Open a .csv after using Dataframe.to_csv Python

Question

Is there a way to open a.csv file right after using Dataframe.to_csv?

Currently, I am using os.startfile to open the.csv file in a folder (search for.csv file and open it) - but I want to open the specific.csv I just created using df.to_csv.

Here is my current code using os.startfile:

dirName3 = r"\\xx\xx\SourceFolder"
fn2 = [f2 for f2 in os.listdir(dirName3)\
    if f2.endswith('.csv') and os.path.isfile(os.path.join(dirName3, f2))][0]
path3 = os.path.join(dirName3, fn2)
open1 = os.startfile(path3)

The above code will open the.csv file I've created but only if it is top of the folder. So if there are others in the folder it may not be at the top and may open a different file.

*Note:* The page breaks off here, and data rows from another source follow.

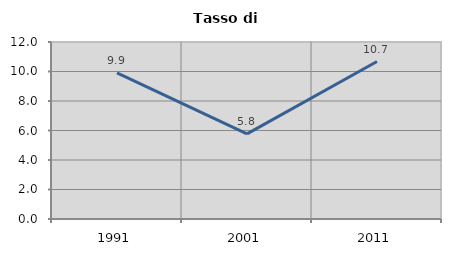
| Category | Tasso di disoccupazione   |
|---|---|
| 1991.0 | 9.901 |
| 2001.0 | 5.773 |
| 2011.0 | 10.676 |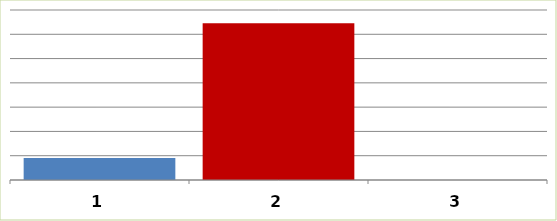
| Category | Series 0 |
|---|---|
| 0 | 9044451.75 |
| 1 | 64545577 |
| 2 | 0 |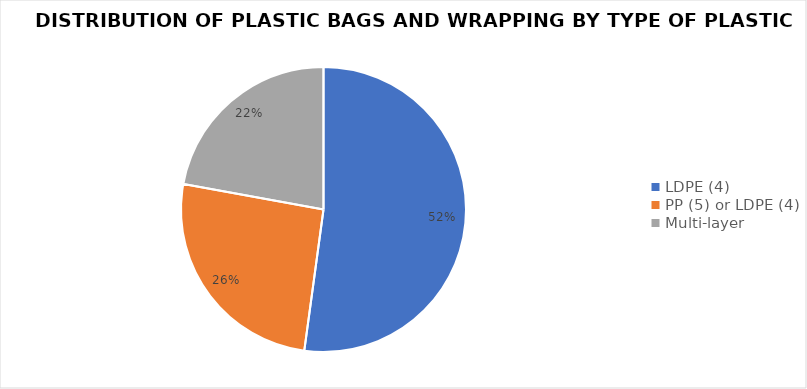
| Category | Series 0 |
|---|---|
| LDPE (4) | 90.65 |
| PP (5) or LDPE (4) | 44.697 |
| Multi-layer | 38.471 |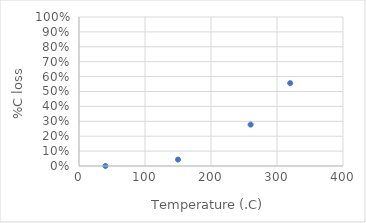
| Category | Total C (mg/g) |
|---|---|
| 40.0 | 0 |
| 150.0 | 0.043 |
| 260.0 | 0.278 |
| 320.0 | 0.556 |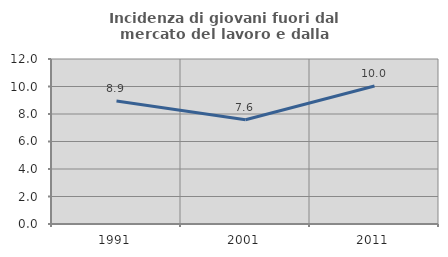
| Category | Incidenza di giovani fuori dal mercato del lavoro e dalla formazione  |
|---|---|
| 1991.0 | 8.939 |
| 2001.0 | 7.586 |
| 2011.0 | 10.04 |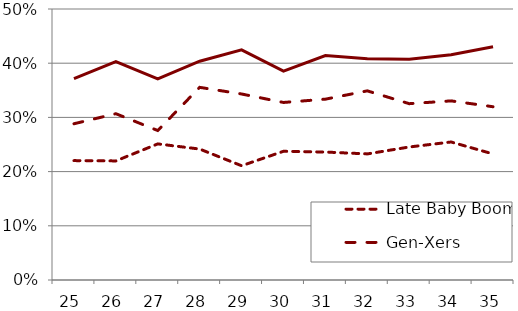
| Category | Late Baby Boomers | Gen-Xers | Millennials |
|---|---|---|---|
| 25.0 | 0.22 | 0.288 | 0.371 |
| 26.0 | 0.22 | 0.307 | 0.403 |
| 27.0 | 0.251 | 0.276 | 0.371 |
| 28.0 | 0.242 | 0.355 | 0.404 |
| 29.0 | 0.211 | 0.343 | 0.425 |
| 30.0 | 0.237 | 0.328 | 0.385 |
| 31.0 | 0.236 | 0.334 | 0.414 |
| 32.0 | 0.233 | 0.349 | 0.408 |
| 33.0 | 0.245 | 0.325 | 0.407 |
| 34.0 | 0.255 | 0.33 | 0.416 |
| 35.0 | 0.233 | 0.32 | 0.431 |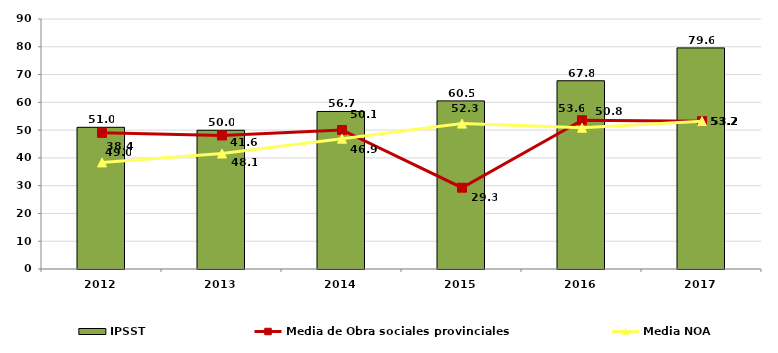
| Category | IPSST |
|---|---|
| 2012.0 | 51.01 |
| 2013.0 | 49.95 |
| 2014.0 | 56.71 |
| 2015.0 | 60.52 |
| 2016.0 | 67.77 |
| 2017.0 | 79.59 |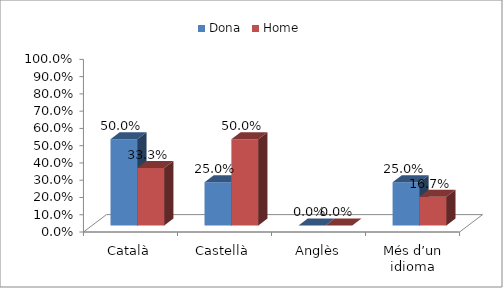
| Category | Dona | Home |
|---|---|---|
| Català | 0.5 | 0.333 |
| Castellà | 0.25 | 0.5 |
| Anglès | 0 | 0 |
| Més d’un idioma | 0.25 | 0.167 |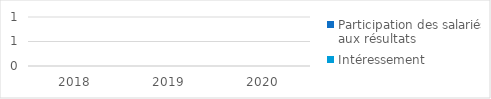
| Category | Participation des salariés aux résultats | Intéressement |
|---|---|---|
| 2018.0 | 0 | 0 |
| 2019.0 | 0 | 0 |
| 2020.0 | 0 | 0 |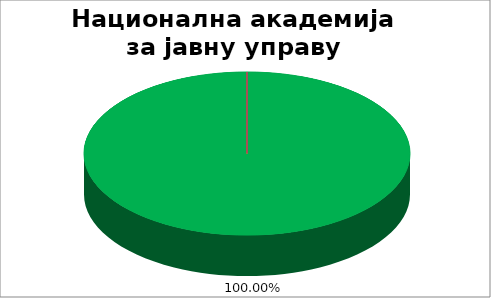
| Category | Национална академија за јавну управу |
|---|---|
| 0 | 1 |
| 1 | 0 |
| 2 | 0 |
| 3 | 0 |
| 4 | 0 |

I also can't specify an absolute path because the.csv name (using df.to_csv) will change day to day based on user input. I also won't be able to search by date because there may be multiple files from the same day in the folder.

Any help appreciated.

Answer 1

Answering my own question after discussion with others in comments above.

Came up with this to solve the problem:

import os

dirName3 = r"\\xx\xx\Source Folder"
fn2 = [f2 for f2 in os.listdir(dirName3)\
    if f2.endswith(str(datetime.now().strftime('%d_%m_%y_')) + Qname1 + '.csv') and os.path.isfile(os.path.join(dirName3, f2))][0]
path3 = os.path.join(dirName3, fn2)
open1 = os.startfile(path3)

Using f.endswith - instead of '.csv' as in my original above, I used the same information I used to write the csv (using to_csv function which isn't included here). This really only works because I have included a date stamp in the file names - because the Qname1 (user input) can be similar for different days I need the date to differentiate between files.

Cheers stackoverflow.